━━━━━ DATA EXTRACTS
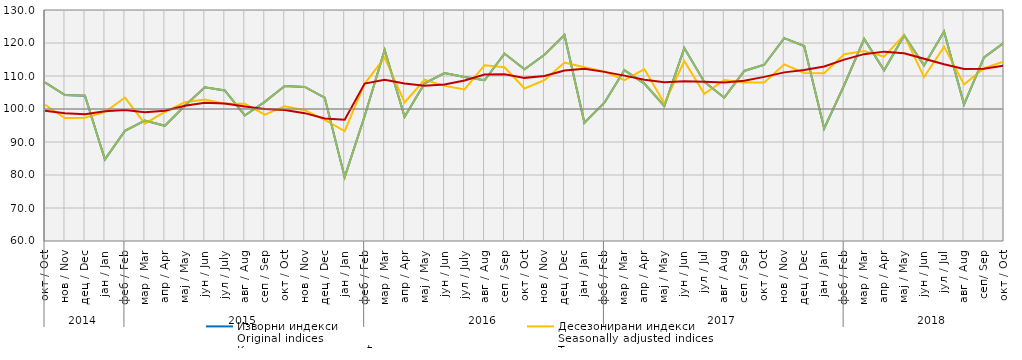
| Category | Изворни индекси
Original indices | Десезонирани индекси
Seasonally adjusted indices | Календарски прилагођени индекси
Working-day adjusted indices | Тренд
Trend |
|---|---|---|---|---|
| 0 | 108.074 | 101.276 | 108.074 | 99.464 |
| 1 | 104.242 | 97.279 | 104.242 | 98.683 |
| 2 | 104.032 | 97.354 | 104.032 | 98.417 |
| 3 | 84.716 | 99.051 | 84.716 | 99.345 |
| 4 | 93.365 | 103.474 | 93.365 | 99.683 |
| 5 | 96.491 | 95.544 | 96.491 | 99 |
| 6 | 94.914 | 99.097 | 94.914 | 99.445 |
| 7 | 101.001 | 102.057 | 101.001 | 101.011 |
| 8 | 106.571 | 102.84 | 106.571 | 101.901 |
| 9 | 105.634 | 101.599 | 105.634 | 101.648 |
| 10 | 98.032 | 101.598 | 98.032 | 100.775 |
| 11 | 102.175 | 98.308 | 102.175 | 100.031 |
| 12 | 106.973 | 100.791 | 106.973 | 99.69 |
| 13 | 106.679 | 99.636 | 106.679 | 98.746 |
| 14 | 103.448 | 96.675 | 103.448 | 97.1 |
| 15 | 79.358 | 93.304 | 79.358 | 96.757 |
| 16 | 97.898 | 107.698 | 97.898 | 107.695 |
| 17 | 117.913 | 115.541 | 117.913 | 108.865 |
| 18 | 97.629 | 102.029 | 97.629 | 107.704 |
| 19 | 107.793 | 108.862 | 107.793 | 107.063 |
| 20 | 110.869 | 107.006 | 110.869 | 107.435 |
| 21 | 109.684 | 105.949 | 109.684 | 108.661 |
| 22 | 108.719 | 113.279 | 108.719 | 110.434 |
| 23 | 116.799 | 112.656 | 116.799 | 110.524 |
| 24 | 112.011 | 106.223 | 112.011 | 109.434 |
| 25 | 116.451 | 108.745 | 116.451 | 109.985 |
| 26 | 122.432 | 114.058 | 122.432 | 111.681 |
| 27 | 95.812 | 112.645 | 95.812 | 112.162 |
| 28 | 101.907 | 111.388 | 101.907 | 111.251 |
| 29 | 111.746 | 108.757 | 111.746 | 110.116 |
| 30 | 107.7 | 112.111 | 107.7 | 108.863 |
| 31 | 100.901 | 101.69 | 100.901 | 108.117 |
| 32 | 118.466 | 114.487 | 118.466 | 108.399 |
| 33 | 108.212 | 104.58 | 108.212 | 108.23 |
| 34 | 103.433 | 108.813 | 103.433 | 108.055 |
| 35 | 111.521 | 108.035 | 111.521 | 108.568 |
| 36 | 113.414 | 108.029 | 113.414 | 109.734 |
| 37 | 121.479 | 113.538 | 121.479 | 111.1 |
| 38 | 119.1 | 110.918 | 119.1 | 111.804 |
| 39 | 94.101 | 110.843 | 94.101 | 112.897 |
| 40 | 107.2 | 116.611 | 107.218 | 114.97 |
| 41 | 121.246 | 117.54 | 121.246 | 116.626 |
| 42 | 111.733 | 115.843 | 111.733 | 117.385 |
| 43 | 122.3 | 122.427 | 122.305 | 116.896 |
| 44 | 113.2 | 109.676 | 113.217 | 115.215 |
| 45 | 123.5 | 118.902 | 123.46 | 113.545 |
| 46 | 101.4 | 107.422 | 101.443 | 112.144 |
| 47 | 115.615 | 112.346 | 115.615 | 112.167 |
| 48 | 120.093 | 114.411 | 120.093 | 113.163 |
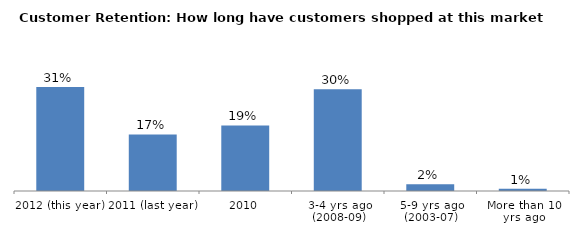
| Category | Series 0 |
|---|---|
| 2012 (this year) | 0.309 |
| 2011 (last year) | 0.168 |
| 2010 | 0.195 |
| 3-4 yrs ago (2008-09) | 0.302 |
| 5-9 yrs ago (2003-07) | 0.02 |
| More than 10 yrs ago | 0.007 |
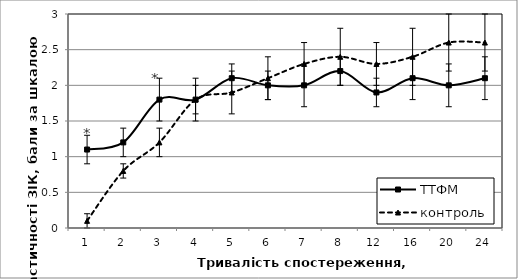
| Category | ТТФМ | контроль |
|---|---|---|
| 1.0 | 1.1 | 0.1 |
| 2.0 | 1.2 | 0.8 |
| 3.0 | 1.8 | 1.2 |
| 4.0 | 1.8 | 1.8 |
| 5.0 | 2.1 | 1.9 |
| 6.0 | 2 | 2.1 |
| 7.0 | 2 | 2.3 |
| 8.0 | 2.2 | 2.4 |
| 12.0 | 1.9 | 2.3 |
| 16.0 | 2.1 | 2.4 |
| 20.0 | 2 | 2.6 |
| 24.0 | 2.1 | 2.6 |
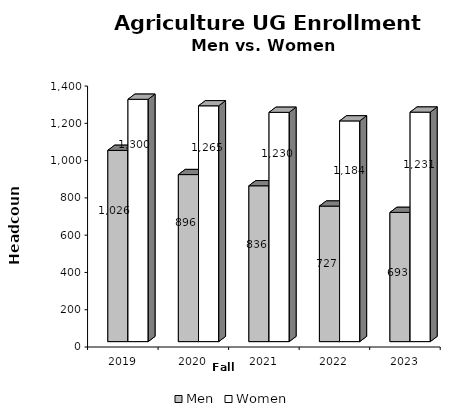
| Category | Men | Women |
|---|---|---|
| 2019.0 | 1026 | 1300 |
| 2020.0 | 896 | 1265 |
| 2021.0 | 836 | 1230 |
| 2022.0 | 727 | 1184 |
| 2023.0 | 693 | 1231 |
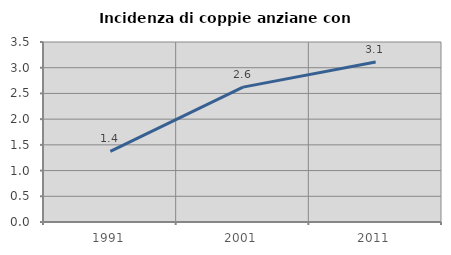
| Category | Incidenza di coppie anziane con figli |
|---|---|
| 1991.0 | 1.374 |
| 2001.0 | 2.623 |
| 2011.0 | 3.111 |
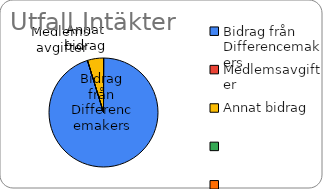
| Category | Utfall |
|---|---|
| Bidrag från Differencemakers | 1000 |
| Medlemsavgifter | 0 |
| Annat bidrag | 50 |
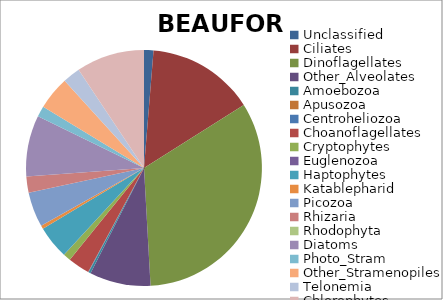
| Category | BEAUFORT |
|---|---|
| Unclassified | 0.013 |
| Ciliates | 0.147 |
| Dinoflagellates | 0.331 |
| Other_Alveolates | 0.084 |
| Amoebozoa | 0.003 |
| Apusozoa | 0 |
| Centroheliozoa | 0.001 |
| Choanoflagellates | 0.03 |
| Cryptophytes | 0.01 |
| Euglenozoa | 0 |
| Haptophytes | 0.045 |
| Katablepharid | 0.005 |
| Picozoa | 0.048 |
| Rhizaria | 0.022 |
| Rhodophyta | 0 |
| Diatoms | 0.084 |
| Photo_Stram | 0.015 |
| Other_Stramenopiles | 0.046 |
| Telonemia | 0.024 |
| Chlorophytes | 0.094 |
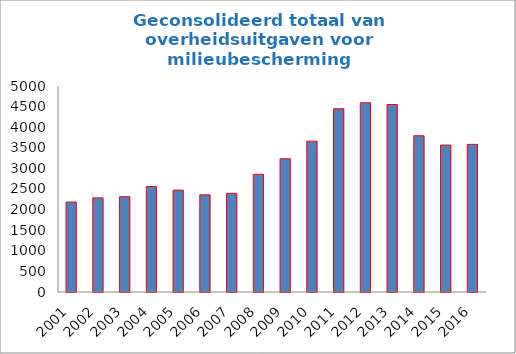
| Category | Geconsolideerd totaal (a) |
|---|---|
| 2001.0 | 2183.7 |
| 2002.0 | 2284.9 |
| 2003.0 | 2314.4 |
| 2004.0 | 2559.3 |
| 2005.0 | 2472.7 |
| 2006.0 | 2358.4 |
| 2007.0 | 2393.8 |
| 2008.0 | 2858.3 |
| 2009.0 | 3234.6 |
| 2010.0 | 3660.8 |
| 2011.0 | 4448.4 |
| 2012.0 | 4594.2 |
| 2013.0 | 4549.9 |
| 2014.0 | 3792.9 |
| 2015.0 | 3566.5 |
| 2016.0 | 3583.3 |
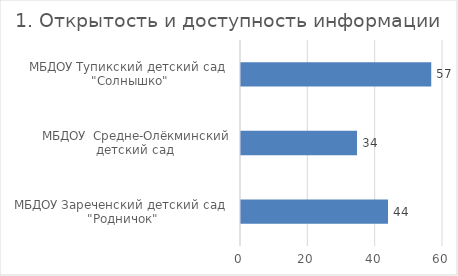
| Category | 1. Открытость и доступность информации |
|---|---|
| МБДОУ Зареченский детский сад  "Родничок" | 43.669 |
| МБДОУ  Средне-Олёкминский детский сад  | 34.455 |
| МБДОУ Тупикский детский сад  "Солнышко" | 56.51 |
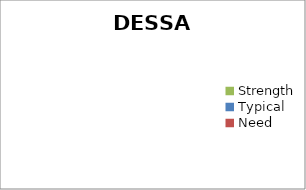
| Category | Series 0 |
|---|---|
| Strength | 0 |
| Typical | 0 |
| Need | 0 |
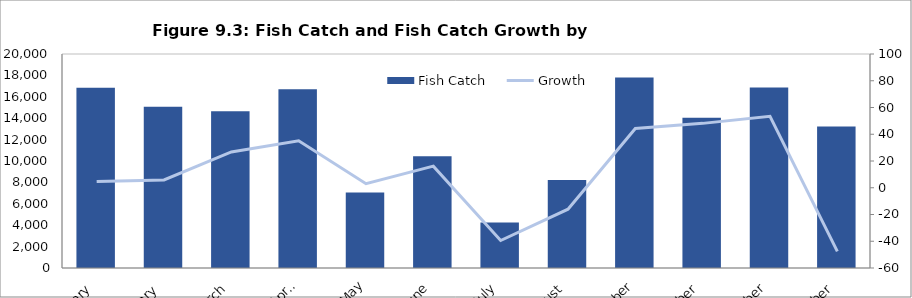
| Category | Fish Catch |
|---|---|
| January | 16852.369 |
| February | 15063.767 |
| March | 14646.504 |
| April | 16711.769 |
| May | 7052.311 |
| June | 10445.256 |
| July | 4262.756 |
| August | 8223.228 |
| September | 17803.934 |
| October | 14038.271 |
| November | 16877.465 |
| December | 13227.814 |
━━━━━━━━━━
• **WHAT YOU NEED TO DO**: What lines of the data contain the string "adjusted"? List them.

• **FINAL ANSWER**:
Seasonally adjusted indices | Календарски прилагођени индекси
Working-day adjusted indices | Тренд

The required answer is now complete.